Come nasce una poesia? Talvolta per una combinazione di eventi fortuiti.
Una candela che si accende all'improvviso.
Chi mi accese la fiammella nella mente? È una storia curiosa...

Si dice che quando si è pronti ad imparare una lezione comparirà il maestro.

Navigavo nel mare internauta, cosi, senza meta.
Una fotografia, stelle marine, m'incuriosi.
La pagina che aprii conteneva pensieri e immagini, carina, ma proseguii.
Solo che avevo lasciato una traccia del mio passaggio e m'insegui un messaggio, un saluto.
"Chi sei?" chiesi
"Sono una nuvola, sospinta qua e là dal vento" rispose.
Che strana risposta!

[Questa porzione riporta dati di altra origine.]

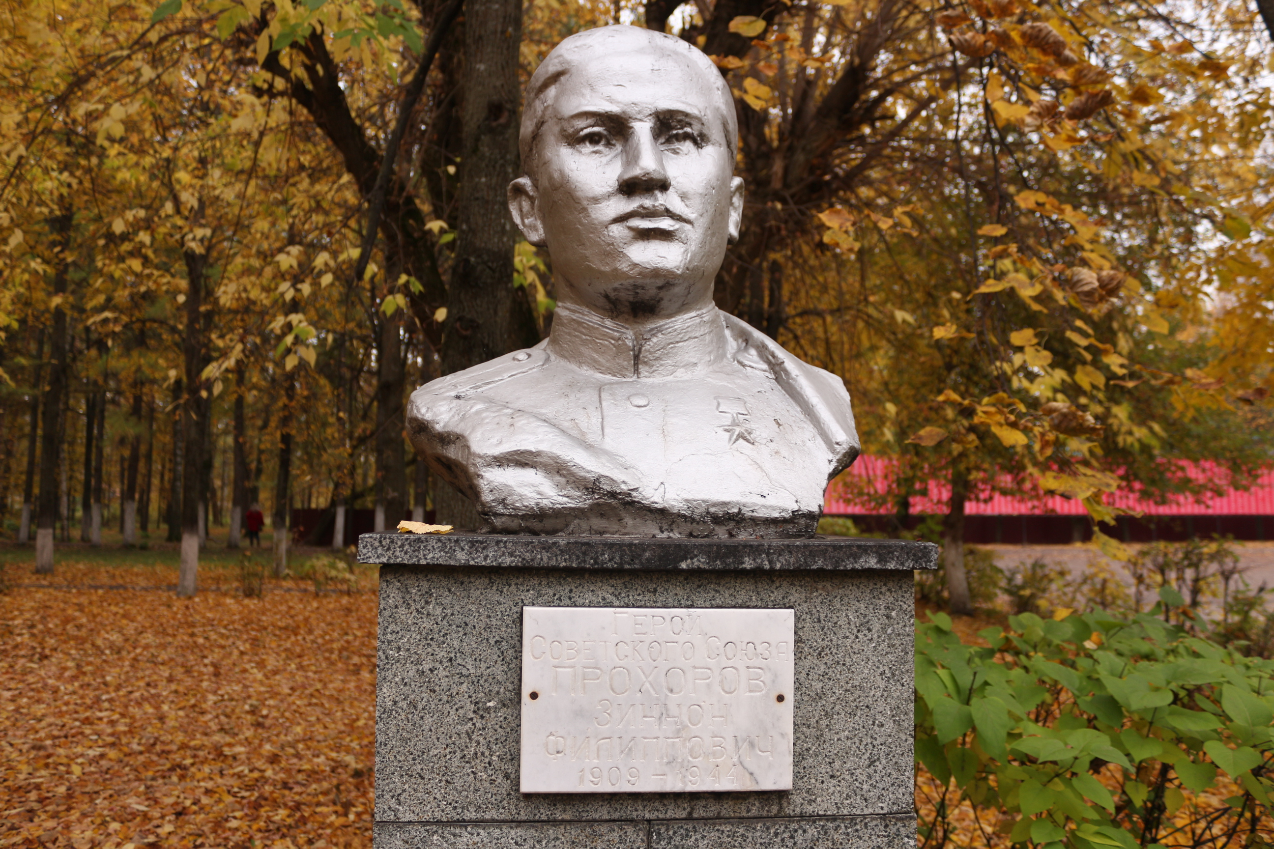 Бюст героя Советского Союза З.Ф. Прохорова: старый парк, Волжск, Марий Эл
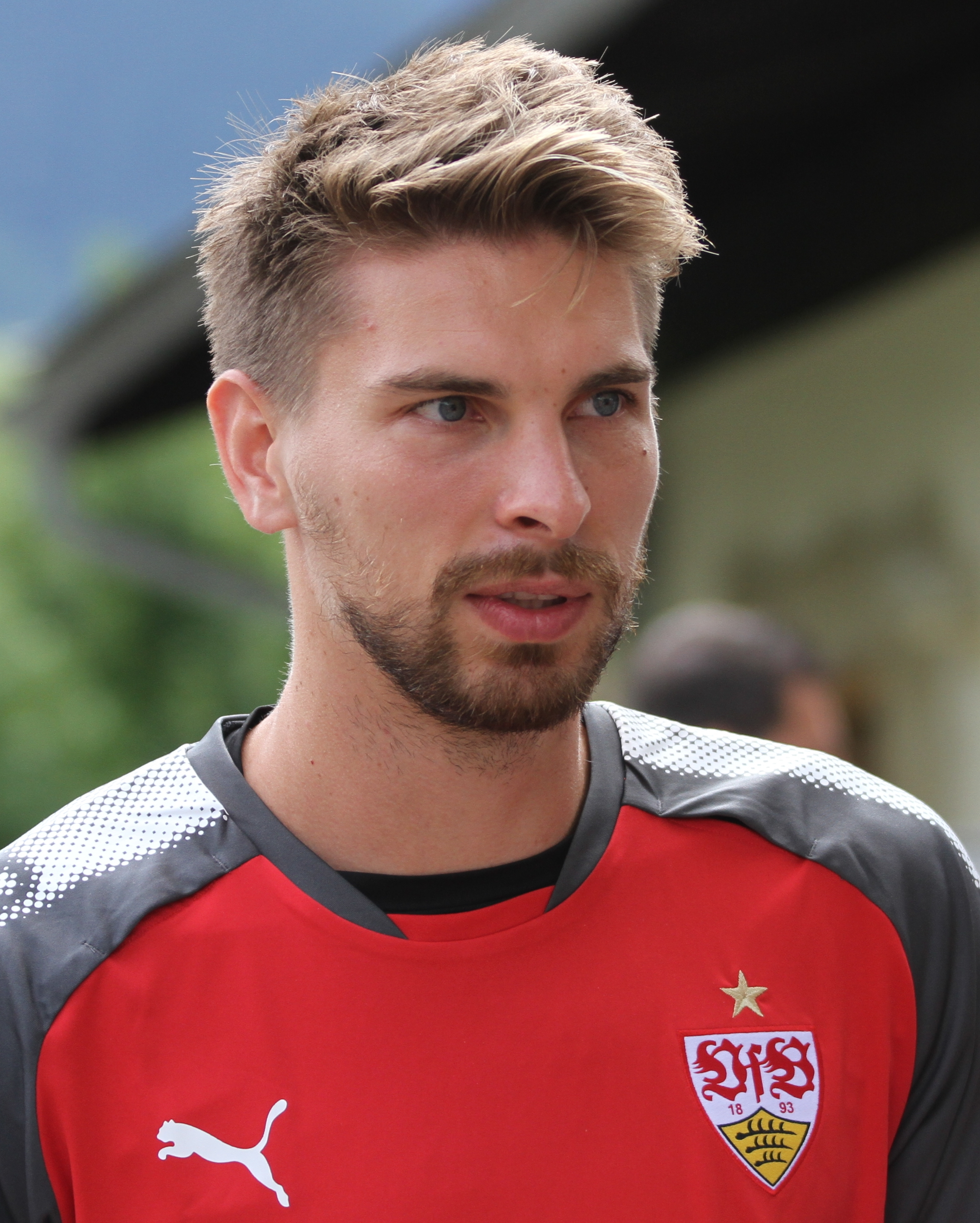 Ron-Robert Zieler im Trainingslager in Grassau. Aufgenommen von

Un poeta?!
Lo scoprii presto, ogni immagine che vedeva, una poesia!

Un cipresso solitario in mezzo ai campi, nelle crete senesi e...

Una piuma verde si alza solitaria fra le colline rigate dall'aratro
Respira libero il battito della terra
ed il cielo sereno lo avvolge come uno scialle stellato
e le nuvole portano sino a me le sue parole leggere.

Cosi, in pochi secondi, spedii un'altra foto: filare di cipressi, stessa terra...

Vigili sentinelle i fratelli in piedi scrutano lontano
Segnano il confine del nostro cuore
e colorano l'alba
sino alla fine del giorno.

Una fotografia a cui tenevo, un uomo che cammina lontano sulla spiaggia, di spalle, con la testa rivolta ad est

Solitariamente perso nell'infinito del mare
lasciando impronte leggere sulla sabbia della vita

coinvolta le mie dita si mossero sulla tastiera...

Ascolto il canto dell'universo
racchiuso in una conchiglia perduta dalla marea
respiro sale e malinconia
e il ribollire dell'esistenza umana

Incredibile, avevo scritto dei versi, d'istinto, cosi, in un lampo!!! Un'emozione euforica mi prese, ma la nuvola raccolse la sfida ed ecco comparire altri versi...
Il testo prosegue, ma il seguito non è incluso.